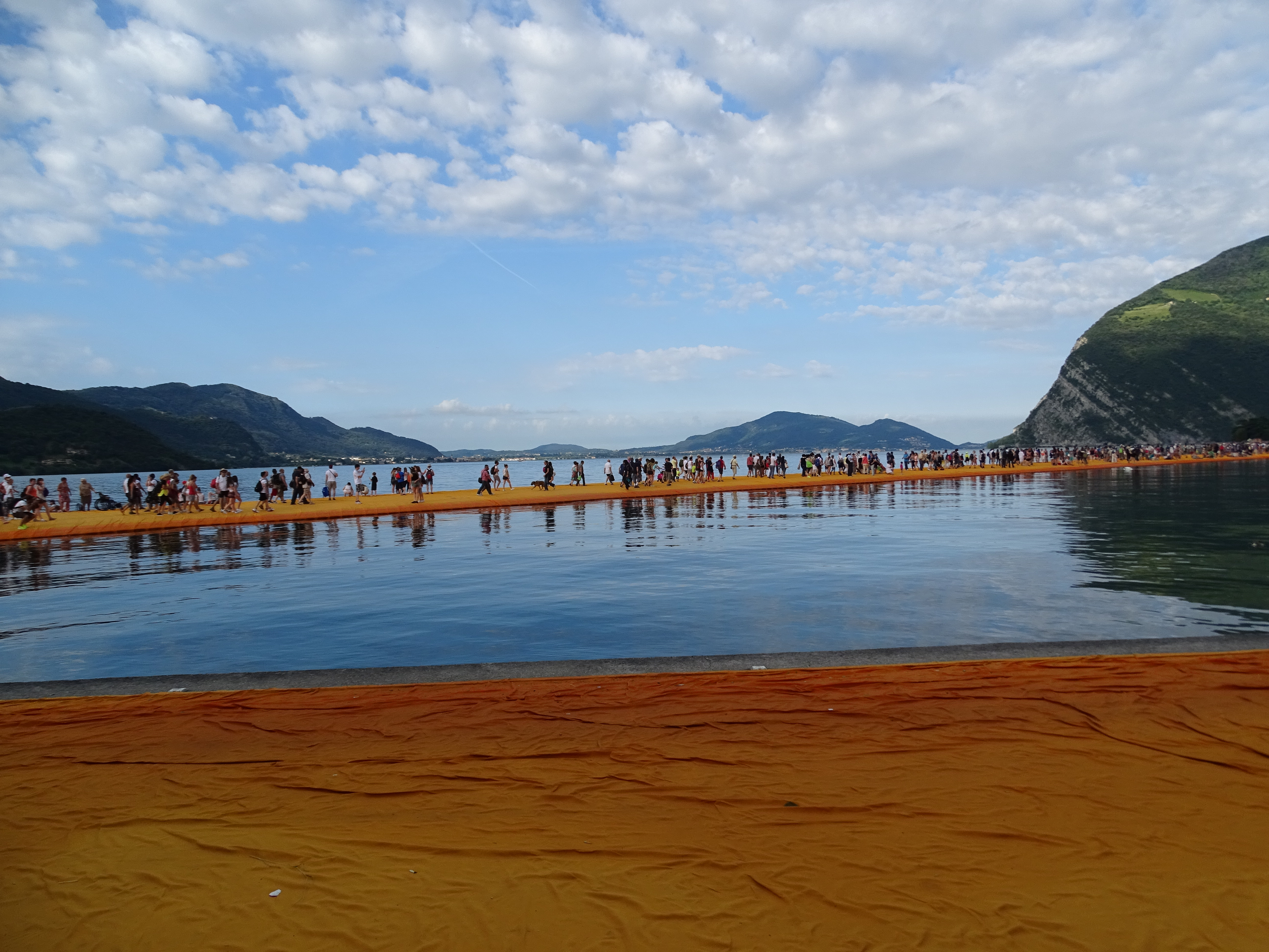 The Floating Piers, Christo, 2016
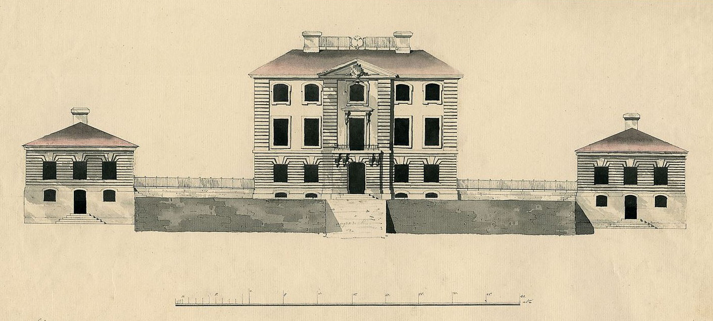 Plagierad ritning för nybyggnad av Sturehov, originalet tillskrivs Carl Hårleman
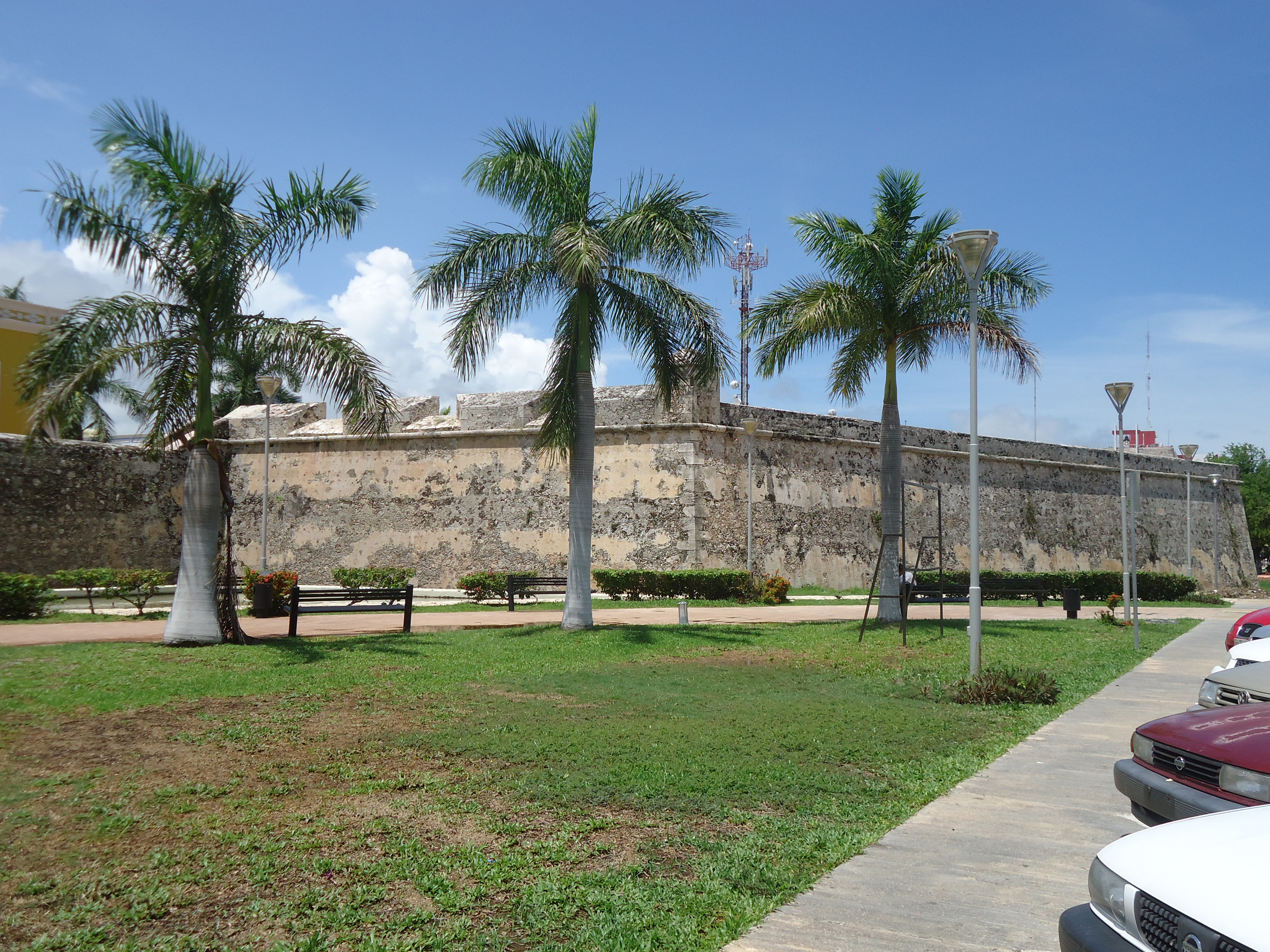 Imagen del baluarte de la Soledad
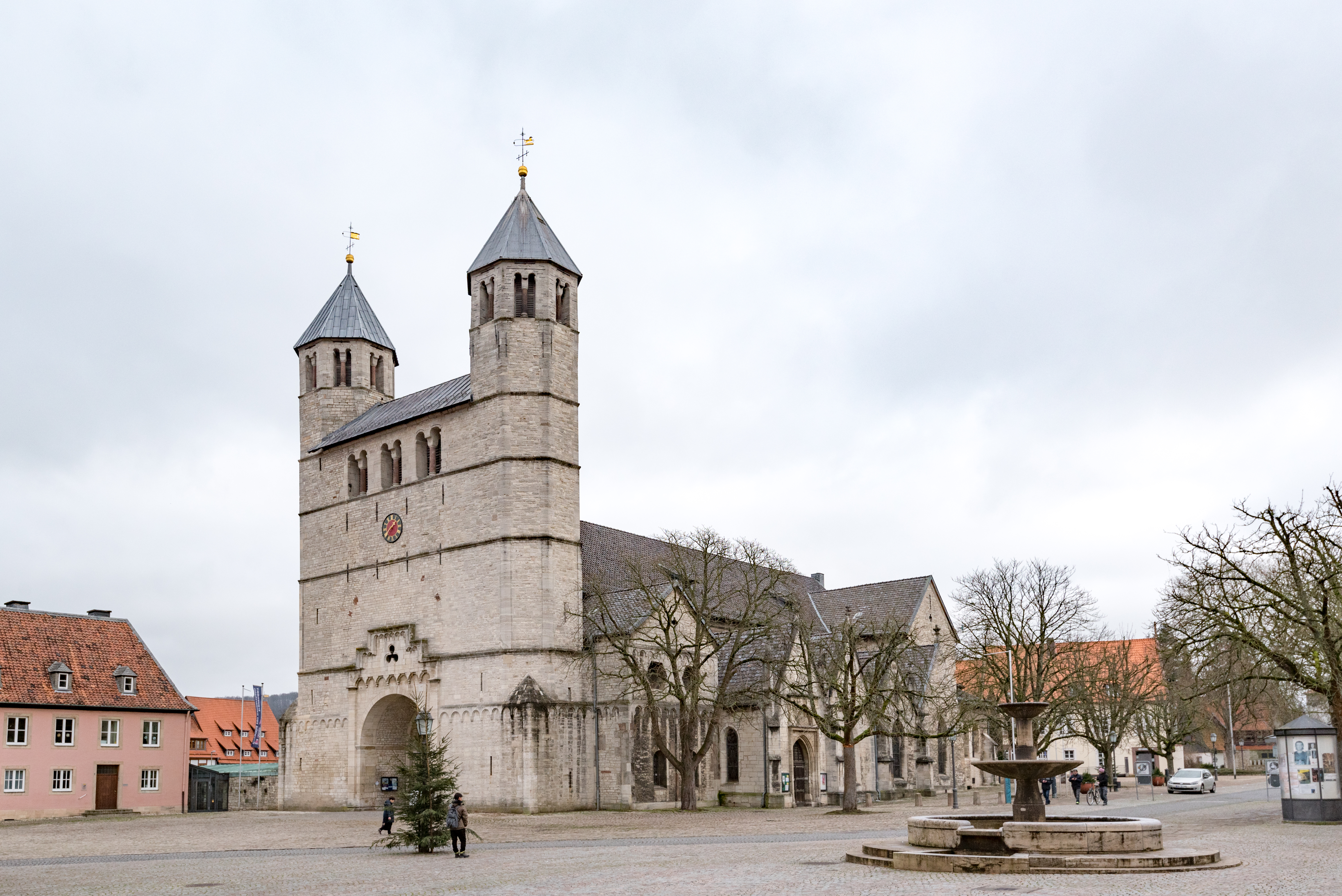 Bad Gandersheim, Stiftsfreiheit 1, Stiftskirche
________________
**REQUIRED ACTION**
A faithful copy of the data above is wanted, with every image left out.

**TASK RESPONSE**
 The Floating Piers, Christo, 2016
 Plagierad ritning för nybyggnad av Sturehov, originalet tillskrivs Carl Hårleman
 Imagen del baluarte de la Soledad
 Bad Gandersheim, Stiftsfreiheit 1, Stiftskirche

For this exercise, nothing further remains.